• _How to complete this task_:
Every entry should be repeated exactly. Omit the pictures.

• _Excerpted records_:
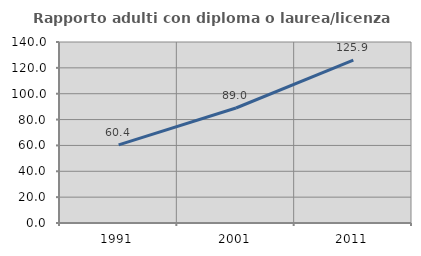
| Category | Rapporto adulti con diploma o laurea/licenza media  |
|---|---|
| 1991.0 | 60.417 |
| 2001.0 | 88.961 |
| 2011.0 | 125.931 |
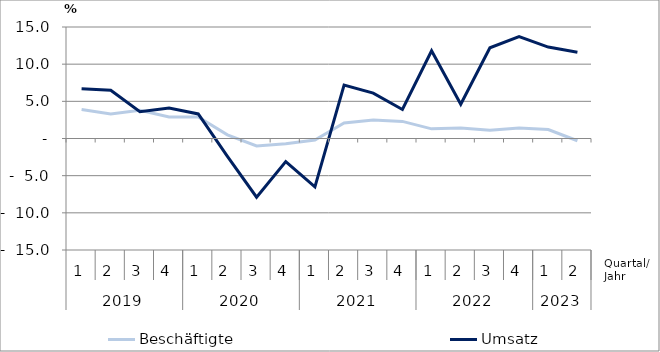
| Category | Beschäftigte | Umsatz |
|---|---|---|
| 0 | 3.9 | 6.7 |
| 1 | 3.3 | 6.5 |
| 2 | 3.8 | 3.6 |
| 3 | 2.9 | 4.1 |
| 4 | 2.9 | 3.3 |
| 5 | 0.5 | -2.4 |
| 6 | -1 | -7.9 |
| 7 | -0.7 | -3.1 |
| 8 | -0.2 | -6.5 |
| 9 | 2.1 | 7.2 |
| 10 | 2.5 | 6.1 |
| 11 | 2.3 | 3.9 |
| 12 | 1.3 | 11.8 |
| 13 | 1.4 | 4.6 |
| 14 | 1.1 | 12.2 |
| 15 | 1.4 | 13.7 |
| 16 | 1.2 | 12.3 |
| 17 | -0.3 | 11.6 |
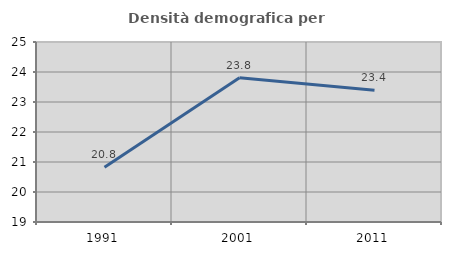
| Category | Densità demografica |
|---|---|
| 1991.0 | 20.825 |
| 2001.0 | 23.811 |
| 2011.0 | 23.392 |
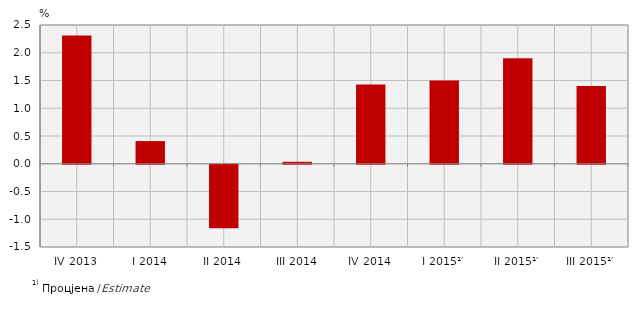
| Category | Стопе реалног раста БДП-а
Real growth rates of GDP |
|---|---|
| IV 2013 | 2.31 |
| I 2014 | 0.408 |
| II 2014 | -1.145 |
| III 2014 | 0.035 |
| IV 2014 | 1.43 |
| I 2015¹′ | 1.5 |
| II 2015¹′ | 1.9 |
| III 2015¹′ | 1.4 |
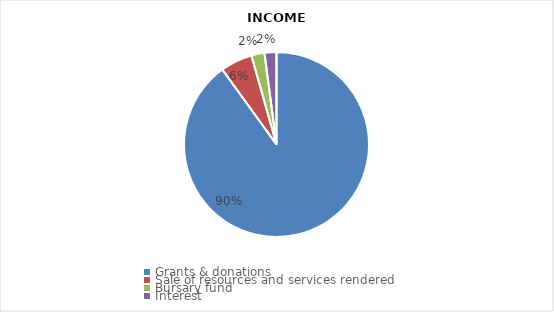
| Category | Series 0 | Series 1 |
|---|---|---|
| Grants & donations | 7887348 | 7887348 |
| Sale of resources and services rendered | 489604 | 489604 |
| Bursary fund | 200000 | 200000 |
| Interest | 182927 | 182927 |
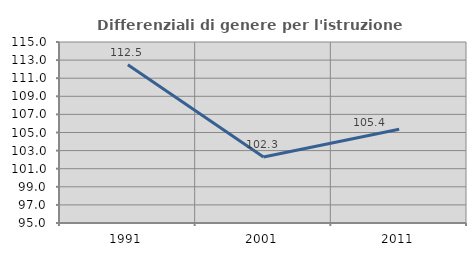
| Category | Differenziali di genere per l'istruzione superiore |
|---|---|
| 1991.0 | 112.476 |
| 2001.0 | 102.285 |
| 2011.0 | 105.36 |
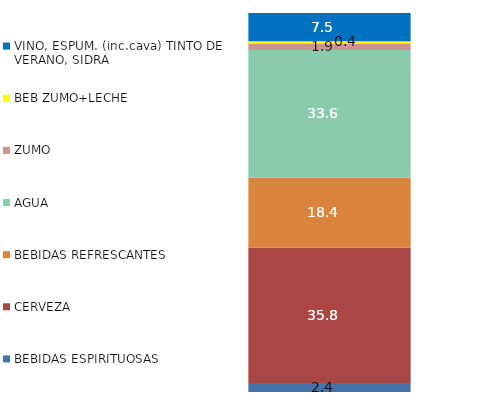
| Category |  BEBIDAS ESPIRITUOSAS  |  CERVEZA  |  BEBIDAS REFRESCANTES  |  AGUA  |  ZUMO  |  BEB ZUMO+LECHE  |  VINO, ESPUM. (inc.cava) TINTO DE VERANO, SIDRA  |
|---|---|---|---|---|---|---|---|
| 0 | 2.36 | 35.795 | 18.43 | 33.636 | 1.945 | 0.362 | 7.472 |
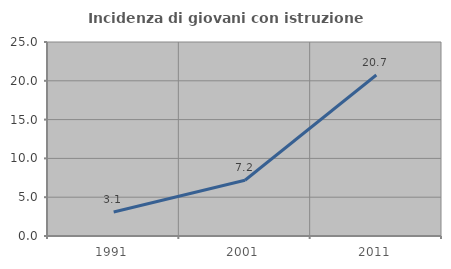
| Category | Incidenza di giovani con istruzione universitaria |
|---|---|
| 1991.0 | 3.099 |
| 2001.0 | 7.19 |
| 2011.0 | 20.744 |
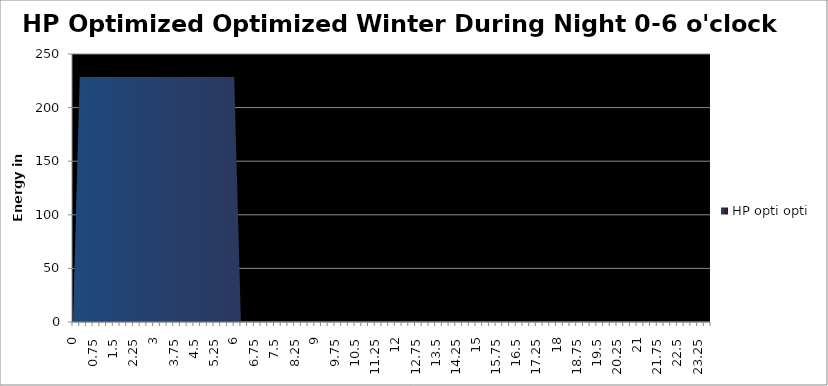
| Category | HP opti opti |
|---|---|
| 0.0 | 0 |
| 0.25 | 228.495 |
| 0.5 | 228.495 |
| 0.75 | 228.495 |
| 1.0 | 228.495 |
| 1.25 | 228.495 |
| 1.5 | 228.495 |
| 1.75 | 228.495 |
| 2.0 | 228.495 |
| 2.25 | 228.495 |
| 2.5 | 228.495 |
| 2.75 | 228.495 |
| 3.0 | 228.495 |
| 3.25 | 228.495 |
| 3.5 | 228.495 |
| 3.75 | 228.495 |
| 4.0 | 228.495 |
| 4.25 | 228.495 |
| 4.5 | 228.495 |
| 4.75 | 228.495 |
| 5.0 | 228.495 |
| 5.25 | 228.495 |
| 5.5 | 228.495 |
| 5.75 | 228.495 |
| 6.0 | 228.495 |
| 6.25 | 0 |
| 6.5 | 0 |
| 6.75 | 0 |
| 7.0 | 0 |
| 7.25 | 0 |
| 7.5 | 0 |
| 7.75 | 0 |
| 8.0 | 0 |
| 8.25 | 0 |
| 8.5 | 0 |
| 8.75 | 0 |
| 9.0 | 0 |
| 9.25 | 0 |
| 9.5 | 0 |
| 9.75 | 0 |
| 10.0 | 0 |
| 10.25 | 0 |
| 10.5 | 0 |
| 10.75 | 0 |
| 11.0 | 0 |
| 11.25 | 0 |
| 11.5 | 0 |
| 11.75 | 0 |
| 12.0 | 0 |
| 12.25 | 0 |
| 12.5 | 0 |
| 12.75 | 0 |
| 13.0 | 0 |
| 13.25 | 0 |
| 13.5 | 0 |
| 13.75 | 0 |
| 14.0 | 0 |
| 14.25 | 0 |
| 14.5 | 0 |
| 14.75 | 0 |
| 15.0 | 0 |
| 15.25 | 0 |
| 15.5 | 0 |
| 15.75 | 0 |
| 16.0 | 0 |
| 16.25 | 0 |
| 16.5 | 0 |
| 16.75 | 0 |
| 17.0 | 0 |
| 17.25 | 0 |
| 17.5 | 0 |
| 17.75 | 0 |
| 18.0 | 0 |
| 18.25 | 0 |
| 18.5 | 0 |
| 18.75 | 0 |
| 19.0 | 0 |
| 19.25 | 0 |
| 19.5 | 0 |
| 19.75 | 0 |
| 20.0 | 0 |
| 20.25 | 0 |
| 20.5 | 0 |
| 20.75 | 0 |
| 21.0 | 0 |
| 21.25 | 0 |
| 21.5 | 0 |
| 21.75 | 0 |
| 22.0 | 0 |
| 22.25 | 0 |
| 22.5 | 0 |
| 22.75 | 0 |
| 23.0 | 0 |
| 23.25 | 0 |
| 23.5 | 0 |
| 23.75 | 0 |
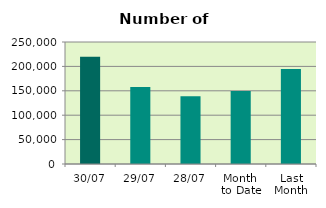
| Category | Series 0 |
|---|---|
| 30/07 | 219632 |
| 29/07 | 157642 |
| 28/07 | 138748 |
| Month 
to Date | 149594.636 |
| Last
Month | 194460.727 |
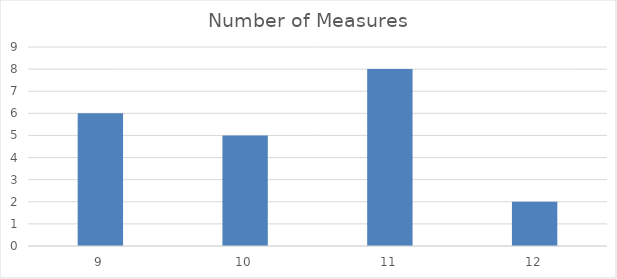
| Category | Number of Measures |
|---|---|
| 9.0 | 6 |
| 10.0 | 5 |
| 11.0 | 8 |
| 12.0 | 2 |
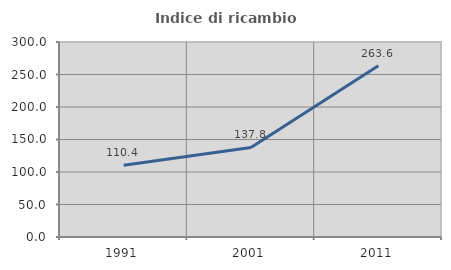
| Category | Indice di ricambio occupazionale  |
|---|---|
| 1991.0 | 110.377 |
| 2001.0 | 137.819 |
| 2011.0 | 263.551 |
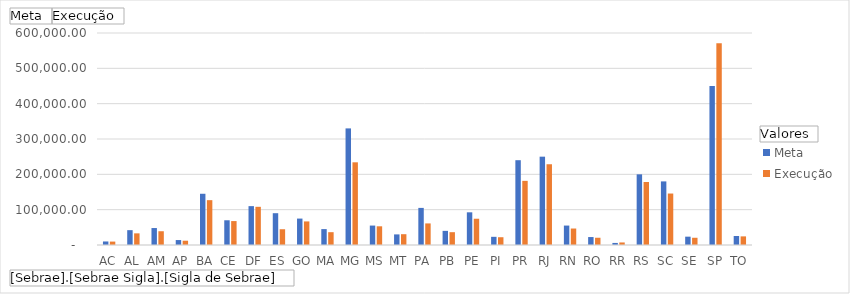
| Category | Meta | Execução |
|---|---|---|
| AC | 10000 | 9659 |
| AL | 42000 | 32964 |
| AM | 48000 | 38947 |
| AP | 14000 | 12149 |
| BA | 145000 | 126901 |
| CE | 69986 | 67708 |
| DF | 110000 | 108073 |
| ES | 90000 | 44628 |
| GO | 74782 | 66735 |
| MA | 45000 | 36277 |
| MG | 330000 | 234013 |
| MS | 55000 | 52928 |
| MT | 30000 | 30578 |
| PA | 105000 | 61074 |
| PB | 40000 | 36280 |
| PE | 92510 | 74334 |
| PI | 23149 | 22002 |
| PR | 240000 | 181558 |
| RJ | 250000 | 228551 |
| RN | 55000 | 46647 |
| RO | 22500 | 20523 |
| RR | 5842 | 7200 |
| RS | 200000 | 178319 |
| SC | 180000 | 145664 |
| SE | 23590 | 20481 |
| SP | 450000 | 570777 |
| TO | 25500 | 24399 |
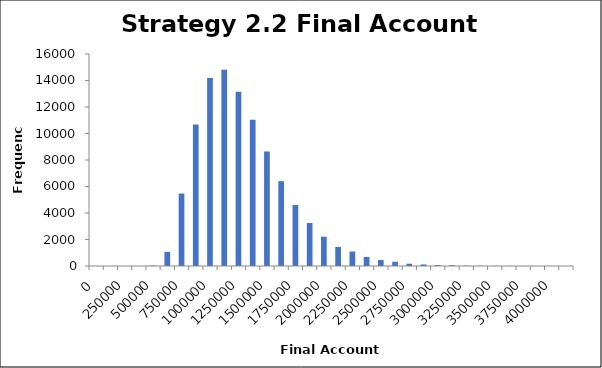
| Category | Frequency |
|---|---|
| 0 | 0 |
| 125000 | 0 |
| 250000 | 0 |
| 375000 | 1 |
| 500000 | 32 |
| 625000 | 1069 |
| 750000 | 5466 |
| 875000 | 10687 |
| 1000000 | 14180 |
| 1125000 | 14810 |
| 1250000 | 13144 |
| 1375000 | 11042 |
| 1500000 | 8643 |
| 1625000 | 6400 |
| 1750000 | 4606 |
| 1875000 | 3243 |
| 2000000 | 2212 |
| 2125000 | 1442 |
| 2250000 | 1090 |
| 2375000 | 685 |
| 2500000 | 447 |
| 2625000 | 322 |
| 2750000 | 170 |
| 2875000 | 116 |
| 3000000 | 65 |
| 3125000 | 58 |
| 3250000 | 26 |
| 3375000 | 15 |
| 3500000 | 13 |
| 3625000 | 8 |
| 3750000 | 6 |
| 3875000 | 2 |
| 4000000 | 1 |
| More | 1 |

• _Response area_:
| Category | Rapporto adulti con diploma o laurea/licenza media  |
|---|---|
| 1991.0 | 60.417 |
| 2001.0 | 88.961 |
| 2011.0 | 125.931 |
| Category | Beschäftigte | Umsatz |
|---|---|---|
| 0 | 3.9 | 6.7 |
| 1 | 3.3 | 6.5 |
| 2 | 3.8 | 3.6 |
| 3 | 2.9 | 4.1 |
| 4 | 2.9 | 3.3 |
| 5 | 0.5 | -2.4 |
| 6 | -1 | -7.9 |
| 7 | -0.7 | -3.1 |
| 8 | -0.2 | -6.5 |
| 9 | 2.1 | 7.2 |
| 10 | 2.5 | 6.1 |
| 11 | 2.3 | 3.9 |
| 12 | 1.3 | 11.8 |
| 13 | 1.4 | 4.6 |
| 14 | 1.1 | 12.2 |
| 15 | 1.4 | 13.7 |
| 16 | 1.2 | 12.3 |
| 17 | -0.3 | 11.6 |
| Category | Densità demografica |
|---|---|
| 1991.0 | 20.825 |
| 2001.0 | 23.811 |
| 2011.0 | 23.392 |
| Category | Стопе реалног раста БДП-а
Real growth rates of GDP |
|---|---|
| IV 2013 | 2.31 |
| I 2014 | 0.408 |
| II 2014 | -1.145 |
| III 2014 | 0.035 |
| IV 2014 | 1.43 |
| I 2015¹′ | 1.5 |
| II 2015¹′ | 1.9 |
| III 2015¹′ | 1.4 |
| Category | Series 0 | Series 1 |
|---|---|---|
| Grants & donations | 7887348 | 7887348 |
| Sale of resources and services rendered | 489604 | 489604 |
| Bursary fund | 200000 | 200000 |
| Interest | 182927 | 182927 |
| Category | Differenziali di genere per l'istruzione superiore |
|---|---|
| 1991.0 | 112.476 |
| 2001.0 | 102.285 |
| 2011.0 | 105.36 |
| Category |  BEBIDAS ESPIRITUOSAS  |  CERVEZA  |  BEBIDAS REFRESCANTES  |  AGUA  |  ZUMO  |  BEB ZUMO+LECHE  |  VINO, ESPUM. (inc.cava) TINTO DE VERANO, SIDRA  |
|---|---|---|---|---|---|---|---|
| 0 | 2.36 | 35.795 | 18.43 | 33.636 | 1.945 | 0.362 | 7.472 |
| Category | Incidenza di giovani con istruzione universitaria |
|---|---|
| 1991.0 | 3.099 |
| 2001.0 | 7.19 |
| 2011.0 | 20.744 |
| Category | HP opti opti |
|---|---|
| 0.0 | 0 |
| 0.25 | 228.495 |
| 0.5 | 228.495 |
| 0.75 | 228.495 |
| 1.0 | 228.495 |
| 1.25 | 228.495 |
| 1.5 | 228.495 |
| 1.75 | 228.495 |
| 2.0 | 228.495 |
| 2.25 | 228.495 |
| 2.5 | 228.495 |
| 2.75 | 228.495 |
| 3.0 | 228.495 |
| 3.25 | 228.495 |
| 3.5 | 228.495 |
| 3.75 | 228.495 |
| 4.0 | 228.495 |
| 4.25 | 228.495 |
| 4.5 | 228.495 |
| 4.75 | 228.495 |
| 5.0 | 228.495 |
| 5.25 | 228.495 |
| 5.5 | 228.495 |
| 5.75 | 228.495 |
| 6.0 | 228.495 |
| 6.25 | 0 |
| 6.5 | 0 |
| 6.75 | 0 |
| 7.0 | 0 |
| 7.25 | 0 |
| 7.5 | 0 |
| 7.75 | 0 |
| 8.0 | 0 |
| 8.25 | 0 |
| 8.5 | 0 |
| 8.75 | 0 |
| 9.0 | 0 |
| 9.25 | 0 |
| 9.5 | 0 |
| 9.75 | 0 |
| 10.0 | 0 |
| 10.25 | 0 |
| 10.5 | 0 |
| 10.75 | 0 |
| 11.0 | 0 |
| 11.25 | 0 |
| 11.5 | 0 |
| 11.75 | 0 |
| 12.0 | 0 |
| 12.25 | 0 |
| 12.5 | 0 |
| 12.75 | 0 |
| 13.0 | 0 |
| 13.25 | 0 |
| 13.5 | 0 |
| 13.75 | 0 |
| 14.0 | 0 |
| 14.25 | 0 |
| 14.5 | 0 |
| 14.75 | 0 |
| 15.0 | 0 |
| 15.25 | 0 |
| 15.5 | 0 |
| 15.75 | 0 |
| 16.0 | 0 |
| 16.25 | 0 |
| 16.5 | 0 |
| 16.75 | 0 |
| 17.0 | 0 |
| 17.25 | 0 |
| 17.5 | 0 |
| 17.75 | 0 |
| 18.0 | 0 |
| 18.25 | 0 |
| 18.5 | 0 |
| 18.75 | 0 |
| 19.0 | 0 |
| 19.25 | 0 |
| 19.5 | 0 |
| 19.75 | 0 |
| 20.0 | 0 |
| 20.25 | 0 |
| 20.5 | 0 |
| 20.75 | 0 |
| 21.0 | 0 |
| 21.25 | 0 |
| 21.5 | 0 |
| 21.75 | 0 |
| 22.0 | 0 |
| 22.25 | 0 |
| 22.5 | 0 |
| 22.75 | 0 |
| 23.0 | 0 |
| 23.25 | 0 |
| 23.5 | 0 |
| 23.75 | 0 |
| Category | Series 0 |
|---|---|
| 30/07 | 219632 |
| 29/07 | 157642 |
| 28/07 | 138748 |
| Month 
to Date | 149594.636 |
| Last
Month | 194460.727 |
| Category | Number of Measures |
|---|---|
| 9.0 | 6 |
| 10.0 | 5 |
| 11.0 | 8 |
| 12.0 | 2 |
| Category | Indice di ricambio occupazionale  |
|---|---|
| 1991.0 | 110.377 |
| 2001.0 | 137.819 |
| 2011.0 | 263.551 |
| Category | Meta | Execução |
|---|---|---|
| AC | 10000 | 9659 |
| AL | 42000 | 32964 |
| AM | 48000 | 38947 |
| AP | 14000 | 12149 |
| BA | 145000 | 126901 |
| CE | 69986 | 67708 |
| DF | 110000 | 108073 |
| ES | 90000 | 44628 |
| GO | 74782 | 66735 |
| MA | 45000 | 36277 |
| MG | 330000 | 234013 |
| MS | 55000 | 52928 |
| MT | 30000 | 30578 |
| PA | 105000 | 61074 |
| PB | 40000 | 36280 |
| PE | 92510 | 74334 |
| PI | 23149 | 22002 |
| PR | 240000 | 181558 |
| RJ | 250000 | 228551 |
| RN | 55000 | 46647 |
| RO | 22500 | 20523 |
| RR | 5842 | 7200 |
| RS | 200000 | 178319 |
| SC | 180000 | 145664 |
| SE | 23590 | 20481 |
| SP | 450000 | 570777 |
| TO | 25500 | 24399 |
| Category | Frequency |
|---|---|
| 0 | 0 |
| 125000 | 0 |
| 250000 | 0 |
| 375000 | 1 |
| 500000 | 32 |
| 625000 | 1069 |
| 750000 | 5466 |
| 875000 | 10687 |
| 1000000 | 14180 |
| 1125000 | 14810 |
| 1250000 | 13144 |
| 1375000 | 11042 |
| 1500000 | 8643 |
| 1625000 | 6400 |
| 1750000 | 4606 |
| 1875000 | 3243 |
| 2000000 | 2212 |
| 2125000 | 1442 |
| 2250000 | 1090 |
| 2375000 | 685 |
| 2500000 | 447 |
| 2625000 | 322 |
| 2750000 | 170 |
| 2875000 | 116 |
| 3000000 | 65 |
| 3125000 | 58 |
| 3250000 | 26 |
| 3375000 | 15 |
| 3500000 | 13 |
| 3625000 | 8 |
| 3750000 | 6 |
| 3875000 | 2 |
| 4000000 | 1 |
| More | 1 |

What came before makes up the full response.